Darija Nikolajenko inside what remains of her school. 27 September 2022, Chernihiv, Ukraine.

Photo: UNICEF/Diego Ibarra Sánchez

La ville de Tchernihiv est située à 50 kilomètres seulement de la frontière biélorusse, et bien qu’elle n’ait pas été prise par les troupes russes, elle a subi un siège intense pendant le premier mois de la guerre.

La cantine et la cuisine de l’école secondaire n° 21 étaient occupées par les forces de défense civile, qui cuisinaient pour les troupes ukrainiennes, mais aussi par de nombreuses familles du voisinage qui venaient trouver refuge dans l’abri anti-aérien de l’école lorsque les sirènes retentissaient. Les bombardements intensifs, qui ont également détruit l’école n° 18, ont fait 48 morts.

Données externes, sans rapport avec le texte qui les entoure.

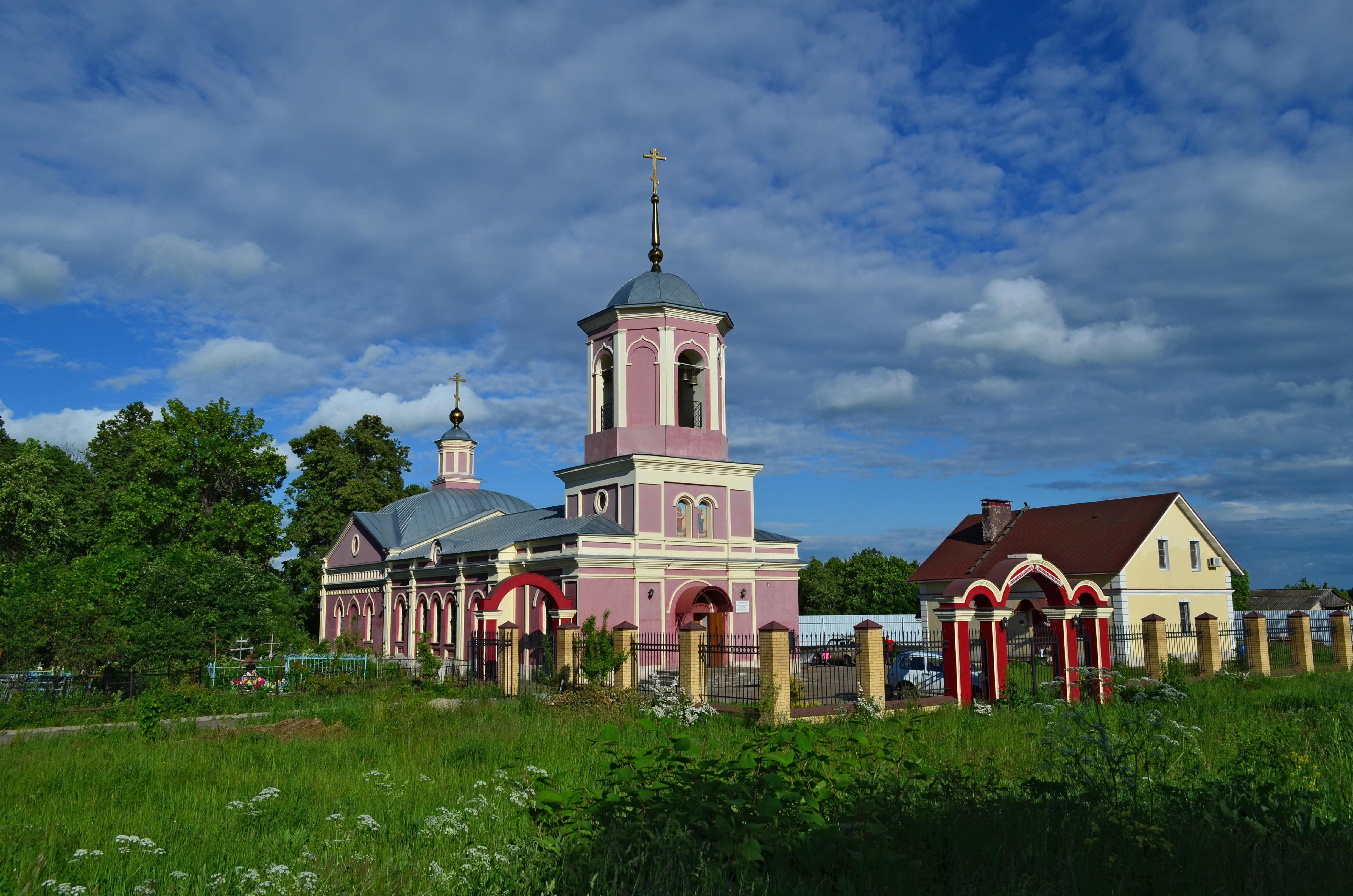 Рязанская область,Рыбновский район,село Большое Жоково.Тихвинская церковь.

Il n’est pas facile de surmonter un tel traumatisme. Plusieurs camarades de classe de Darija Nikolajenko, 14 ans, ont trouvé la mort alors qu’ils tentaient de rejoindre l’abri anti-aérien. Darija s’attarde un instant devant la montagne de décombres à laquelle son école a été réduite. « La guerre est la pire chose qui puisse arriver à l’humanité. Surtout au 21e siècle. Je n’arrive pas à comprendre comment nous en sommes arrivés là. Mon école a été comme ma deuxième maison. J’ai du mal à imaginer mon avenir. Tout ce à quoi je pense, c’est à un avenir sans guerre », explique Darija, qui a dû reprendre les cours en ligne parce qu’il n’y a plus assez d’écoles et qu’elles ne répondent pas toutes aux normes de sécurité.

 

A map of Ukraine in a deserted classroom in Irpin. The school was attacked in March 2022. Before the war, 1,858 children studied at this infant school in Irpin. Today, the building is a jumble of metal and rubble after receiving 30 missile strikes, seven of them direct. 30 September 2022, Irpin, Ukraine.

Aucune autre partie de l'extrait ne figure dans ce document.